Originally published at: Nativists Loom Over SCOTUS Birthright Citizenship Arguments
The hard right has long wanted to end birthright citizenship in the United States. The view only came into vogue with the Republican mainstream — and entered the White House — in the last decade. But the policy cannot escape its origins: In adopting the view that birthright citizenship should end, the Trump administration and…
Archived: https://archive.is/UfiVn
Funny how the folks in this maladministration never talk about those here before and right after the Revolutionary War. Don’t remember being taught how all males got sworn in as citizens.
And they never seem to mention that the folks living in the Louisiana Purchase area weren’t made to take some citizenship test either.
“Sauer admitted that during arguments, though much of his argument was grounded in a historical reading of the debate around the framing of the 1868 amendment.”
Indeed. Much of it can be reduced to a new perversion of “originalism” (which is itself already a perversion): “The guys who lost the argument when this was drafted should have won and so you should re-read the 14th Amendment to make it mean what they wanted instead of what the people who actually won the argument intended.”
The total number of yearly visitors from China is around 1.5 million. I guess they’re all pregnant.
Another “for me, but not for thee” privilege Trump has grabbed onto.
Gosh, I am old enough to remember when they just wanted to deport the unauthorized foreign visitors that had committed a crime.

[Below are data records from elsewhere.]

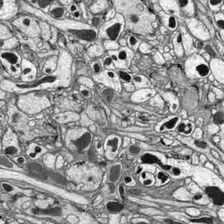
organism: Drosophila
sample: Optic lobe
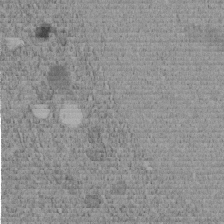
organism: C. elegans
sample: C. elegans embryo early stage
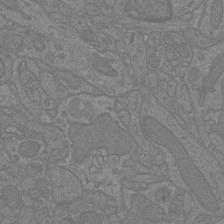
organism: Mouse
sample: Cortical neurons
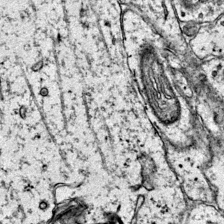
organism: Mouse
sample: Primary visual cortex
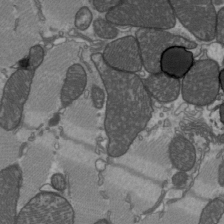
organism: C57BL Mouse
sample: Heart
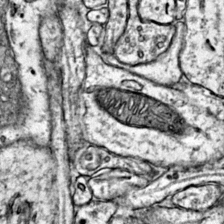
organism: Mouse
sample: Primary visual cortex
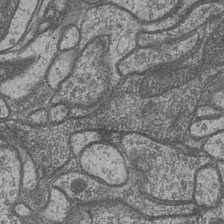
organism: Drosophila
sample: Optic medulla
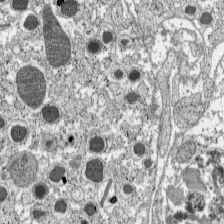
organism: C57BL Mouse
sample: Pancreatic islet
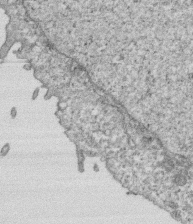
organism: Human
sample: HeLa cell HIV synapse
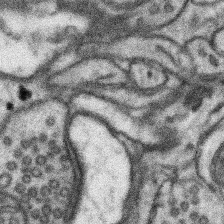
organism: Mouse
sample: Somatosensory cortex neuropil
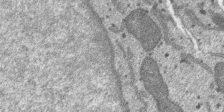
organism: Human
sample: Lung epithelial cells infected with SARS-CoV-2
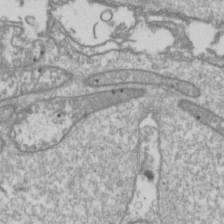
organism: Drosophila
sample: Cell division; meiosis; drosophila spermatocytes
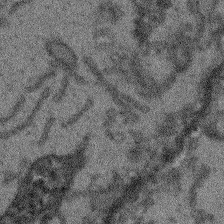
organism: Arabidopsis thaliana
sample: Root tip
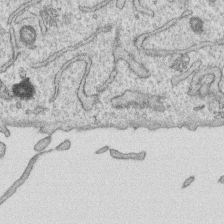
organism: Human
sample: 1205lu cells
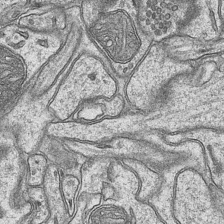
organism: Mouse
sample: CA1 Hippocampus
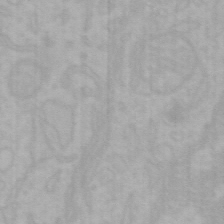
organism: Mouse
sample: Choroid plexus
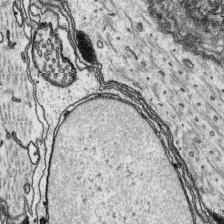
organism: Platynereis dumerilii
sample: Parapodia
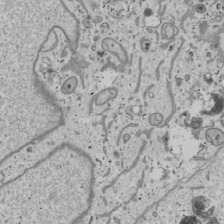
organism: Human
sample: Mitochondria in U2OS cells
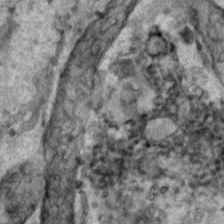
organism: Human
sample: Mitochondria in HCT116 cells
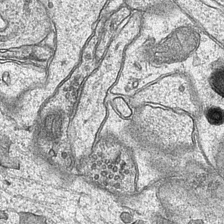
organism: Mouse
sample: CA1 Hippocampus
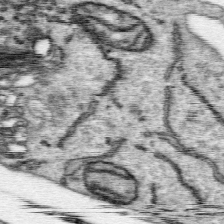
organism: Human
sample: HeLa cells
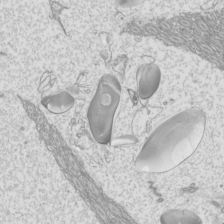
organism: Mouse
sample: Cilia; mouse epididymis
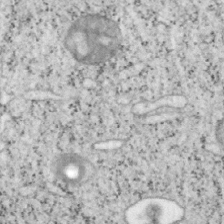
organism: Mouse
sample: OT-I killer T cells with ID8 ovarian cancer cells
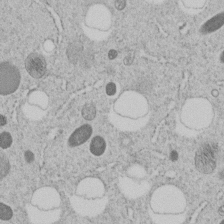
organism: C. elegans
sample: C. elegans embryo early stage
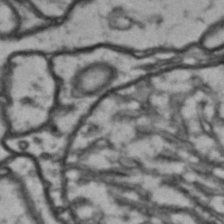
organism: Drosophila
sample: Brain
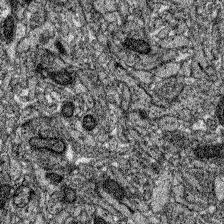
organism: Zebrafish
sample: Larval olfactory bulb
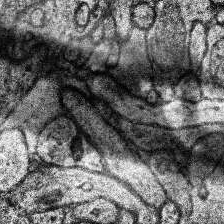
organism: Human
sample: Temporal Lobe
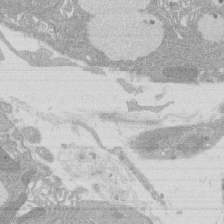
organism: Rat
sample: Salivary granule
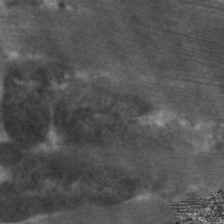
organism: C. elegans
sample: Pharynx
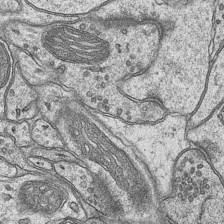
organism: Mouse
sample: CA1 Hippocampus
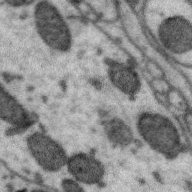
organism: Zebra finch
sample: Brain
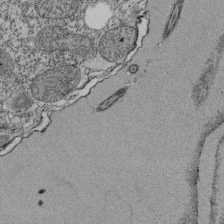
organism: Tetrahymena
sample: Cilia in tetrahymena
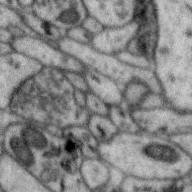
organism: Zebra finch
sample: Brain
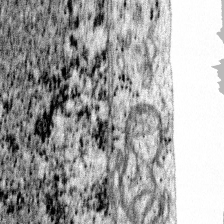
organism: Human
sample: HeLa cells

That is what inflation will get ya, now it is 100 million, a fair fraction of the US citizenry.
I can’t believe people are falling for this April Fool’s Day joke. Clearly this issue wouldn’t come before the Supreme Court.
More seriously, my grandparents on my mom’s side came in 1920 (separately) from Ireland. My grandpa on my dad’s side was born in Chicago, but his dad was a whaler that came to the US from Nova Scotia in the early 1880s. The other parts of the tree are lost to the mists of time. If the nativists get their way, exactly where does he plan on deporting me? For that matter, Trump’s lineage doesn’t go back to the revolution – where are they planning on sending him?
Potentially, they all could be. Even the children.
Greg Bovino, the CBP official who oversaw DHS operations in cities across America before the killings of Renee Good and Alex Pretti in Minneapolis
That should be –until– the killings.
“Birth tourism” funny af because one of Trumps most scandalous activities besides his Russian money laundering operation through his properties to accommodate the rise of Putin’s oligarch’s is Trumps Russian anchor baby operation run through the same properties the Russians buy and sell to launder their money. The Russian oligarch’s send their mistresses to the condos they buy from Trump to have their children born as American citizens. Of course this is AOK with Trump as he is first and foremost a Russian asset and these anchor babies are white and born to the rich.
Great write-up. However, the last line is a paraphrase, not a quote. I think Josh was quoting what he wanted to hear, not what was actually said:
“It may be a new world, but it’s the same Constitution,” Roberts remarked.
The actual quote is:
“It’s a new world. It’s the same Constitution.”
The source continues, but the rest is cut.